New equipment - to replace your equipment (as jpocket mentioned and is quite correct) you will need to invest money. This money can only come from profit or debt. That is, in a normal business if you haven't set aside enough profit to purchase replacements, you will need to take a loan. If you do set the funds aside, as profit, you will need to pay taxes before you can spend the money, and then you will only be able to expense the depreciation. Proper evaluation of this (what I have simplified) analysis will show you how much profit you need on each dollar.

What have you done to be able to adequately provide a customer with a lower price? I have to suspect that you evaluated your current truck payment, cash payment to some helpers, and some materials costs. This isn't really enough to sustain a business, quite frankly. Did you think about insurance or other overhead? I actually had a smaller contractor explain that he could take on a bigger place at less cost than me because I seemed to have more overhead. I agreed that I may have more overhead, in general - a shop, a big insurance policy, machines, trucks, etc. However, I could truly offer a lower price to the customer, because I've already purchased the trucks, I already have the loaders, I've already positioned (20+) employees. In a sense I am in a better position to run efficiently. BUT.....why would I want to pass that along to a customer? What does that do to help me or my employees, or my business plan. Sure it could put food on the table, but if you need food on the table, go do subcontracting work for somebody.

Anyhow, I had a couple of minutes, so I though I would write out some thoughts. Look for my book in a few years (LOL).


----------



## Mdirrigation (Dec 12, 2003)

ghosttridder said:


> well i'm new to this business, but i have been thinking . Now i signed up for 675 per occurance over 2" of snow. and i believe this is a steal deal for them because normal people charge like over 1200 bucks. I have to plow 5 courts about the size of 2 1/2 basketball courts. go figure, i wanted more money but i'm not a good negotiator.


Well you may make money or you may lose your butt. What are you going to do when your 1 truck goes down and you have to pay someone else to plow ? And that person will probably charge you more than you are charging the customer. Ok its a community and you wil plow over 2 in of snow , wait till you get an inch and a half and the people drive on it and it turns to ice , and then you get snow on top of that .

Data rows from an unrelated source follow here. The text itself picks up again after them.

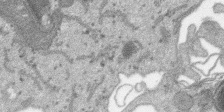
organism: Human
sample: Lung epithelial cells infected with SARS-CoV-2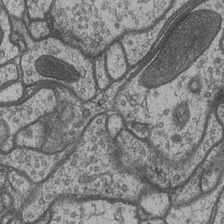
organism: Drosophila
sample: Optic medulla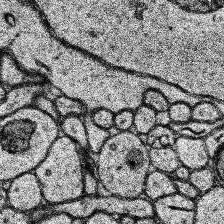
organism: Human
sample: Temporal Lobe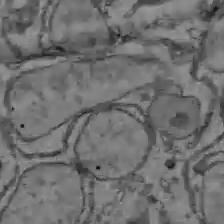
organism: C57BL Mouse
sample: Liver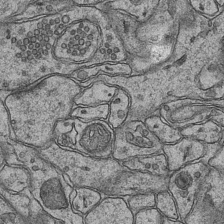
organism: Mouse
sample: CA1 Hippocampus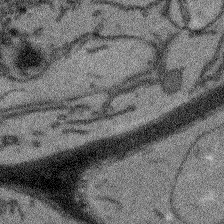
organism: Arabidopsis thaliana
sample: Root tip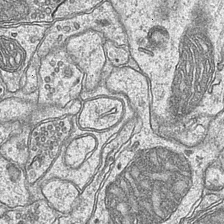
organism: Mouse
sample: CA1 Hippocampus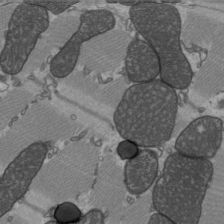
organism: C57BL Mouse
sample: Heart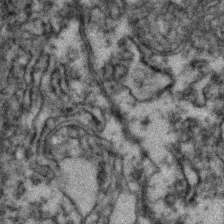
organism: Zebrafish
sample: Zebrafish embryo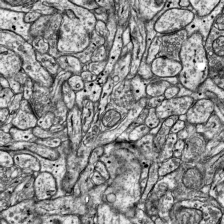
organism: Mouse
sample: Visual Cortex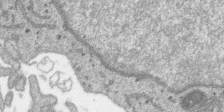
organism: Human
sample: Lung epithelial cells infected with SARS-CoV-2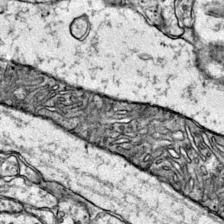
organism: Mouse
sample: Primary visual cortex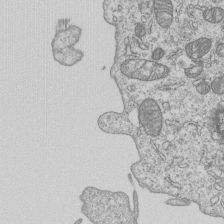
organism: Human
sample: MDA-MB-231 cells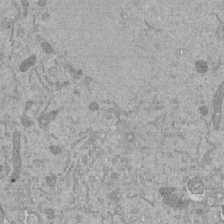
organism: Mouse
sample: ED-1 cell nuclei; centrioles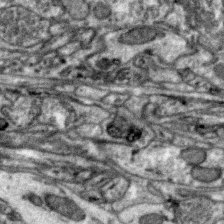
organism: Zebra finch
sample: Brain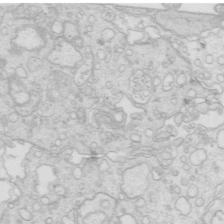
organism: Mouse
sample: Multiciliated cells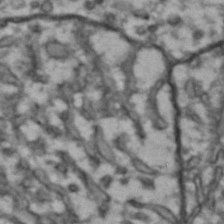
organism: Drosophila
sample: Brain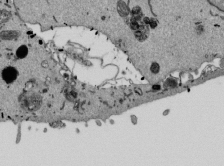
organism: Mouse
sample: ED-1 cell nuclei; centrioles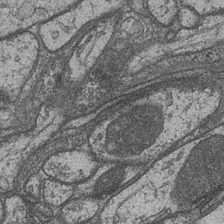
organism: Drosophila
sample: Optic medulla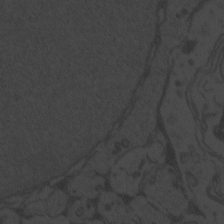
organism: Zebrafish
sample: Macrophage infected with Toxoplasma gondii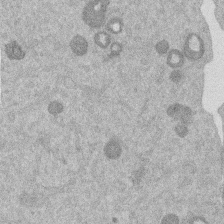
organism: Mouse
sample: Dividing mouse embryo 1 cell stage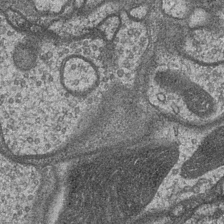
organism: Drosophila
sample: Optic medulla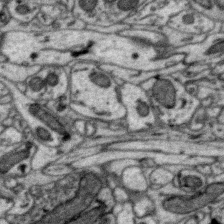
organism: Zebra finch
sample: Brain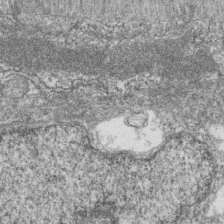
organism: Zebrafish
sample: Cilia; retinal pigment epithelium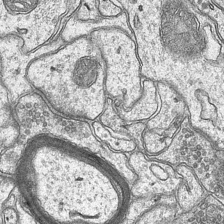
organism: Mouse
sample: CA1 Hippocampus

Now you have a per occurance , is that per snowfall or plowing , if that isnt specific stated ,as a consumer I would assume per storm . So you now plow the travel lanes and think you are finished at 6 am when you get a phone call at noon to plow out the spaces after everyone has gone to work.

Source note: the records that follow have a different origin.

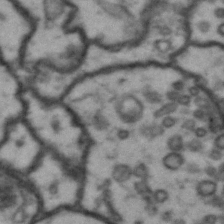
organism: Drosophila
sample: Brain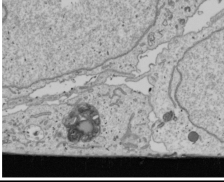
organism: Human
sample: Mitochondria in U2OS cells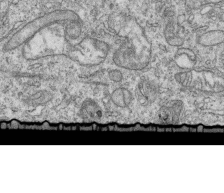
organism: Human
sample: HeLa cell HIV synapse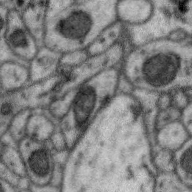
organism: Zebra finch
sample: Brain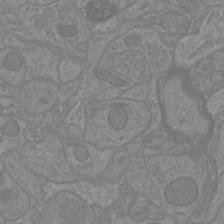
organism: Mouse
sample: Cortical neurons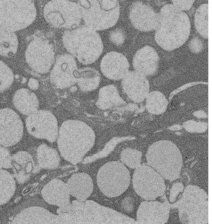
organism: Rat
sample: Salivary granule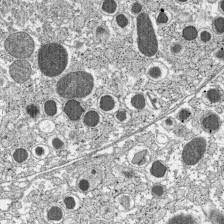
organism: C57BL Mouse
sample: Pancreatic islet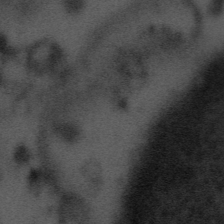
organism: Tuwongella immobilis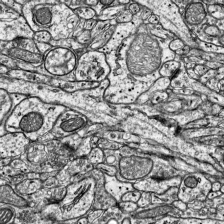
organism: Mouse
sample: Visual Cortex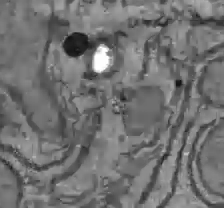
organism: C57BL Mouse
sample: Liver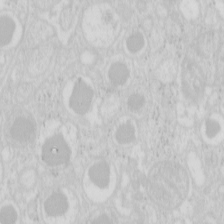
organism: Mouse
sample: Pancreas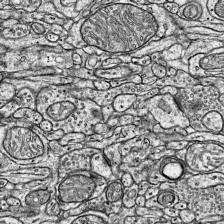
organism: Mouse
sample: Visual Cortex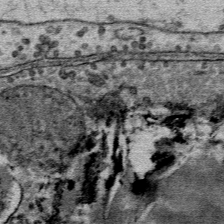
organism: Mouse
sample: Mouse Salivary gland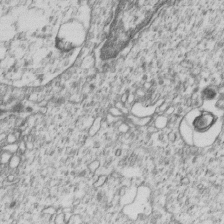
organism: Human
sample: MDA-MB-231 cells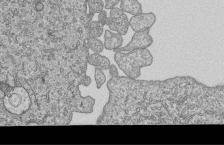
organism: Human
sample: MDA-MB-231 cells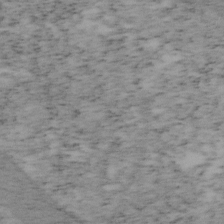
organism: Mouse
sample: OT-I killer T cells with ID8 ovarian cancer cells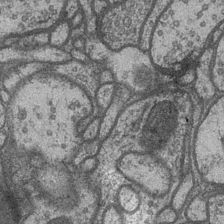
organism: Drosophila
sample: Optic medulla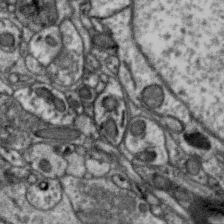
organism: Zebra finch
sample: Brain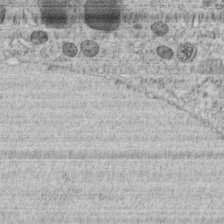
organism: C. elegans
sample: C. elegans embryo early stage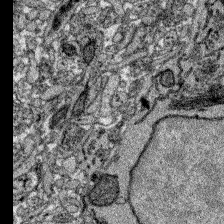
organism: Zebrafish
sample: Larval olfactory bulb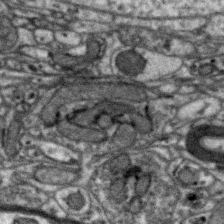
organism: Zebra finch
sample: Brain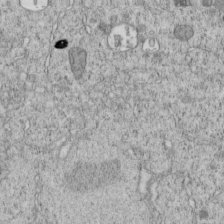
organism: C. elegans
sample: C. elegans embryo early stage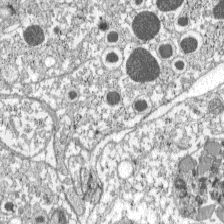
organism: C57BL Mouse
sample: Pancreatic islet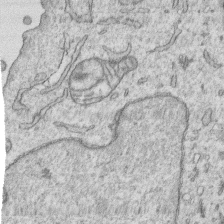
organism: Human
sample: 1205lu cells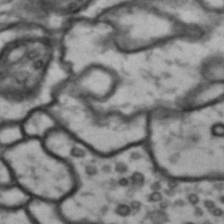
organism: Drosophila
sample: Brain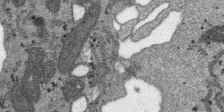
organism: Human
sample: Lung epithelial cells infected with SARS-CoV-2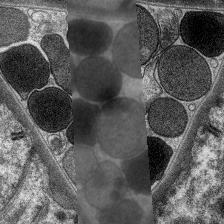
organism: C. elegans
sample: Pharynx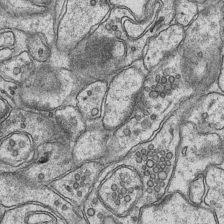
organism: Mouse
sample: CA1 Hippocampus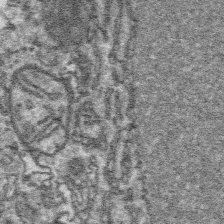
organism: Platynereis dumerilii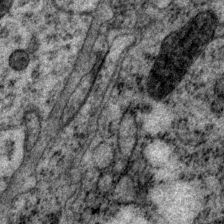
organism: P. pacificus
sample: Pharynx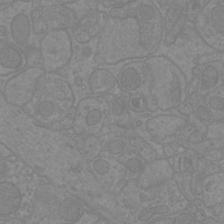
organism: Mouse
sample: Cortical neurons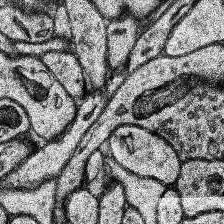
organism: Human
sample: Temporal Lobe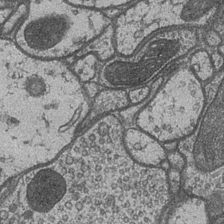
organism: Drosophila
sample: Optic medulla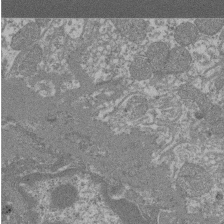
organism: Mouse
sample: Glomerulus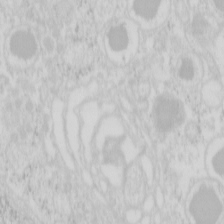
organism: Mouse
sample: Pancreas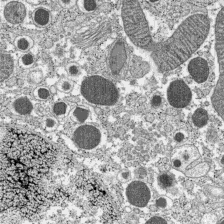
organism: C57BL Mouse
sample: Pancreatic islet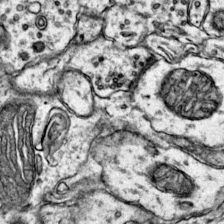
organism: Mouse
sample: Primary visual cortex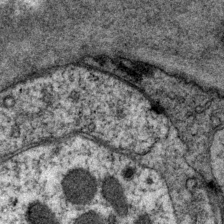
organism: P. pacificus
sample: Pharynx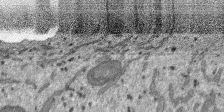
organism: Human
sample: Lung epithelial cells infected with SARS-CoV-2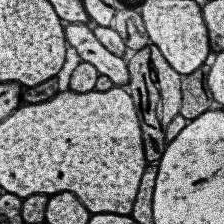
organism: Human
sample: Temporal Lobe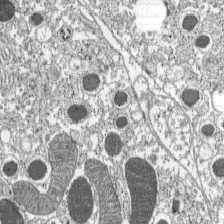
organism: C57BL Mouse
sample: Pancreatic islet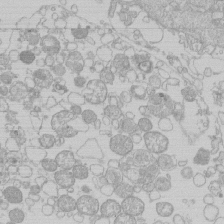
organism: Human
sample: Macrophage cells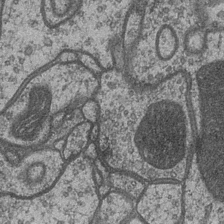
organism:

There was a reason the other guys were higher


----------



## ghosttridder (Dec 8, 2005)

you guys are right. I'm not denying that. If my truck breaks down, and/or the blade breaks, I'm not ready for replacing that equipment yet. This is the risk i'm taking. As for undercharging, my customers are indian and they are soo cheap which makes me mad, but i had no choice at this point, i guess you could call it a desperation move. So all I can say is I have my fingers crossed and hope the blade doesn't break any time soon.. like J was saying it will break. 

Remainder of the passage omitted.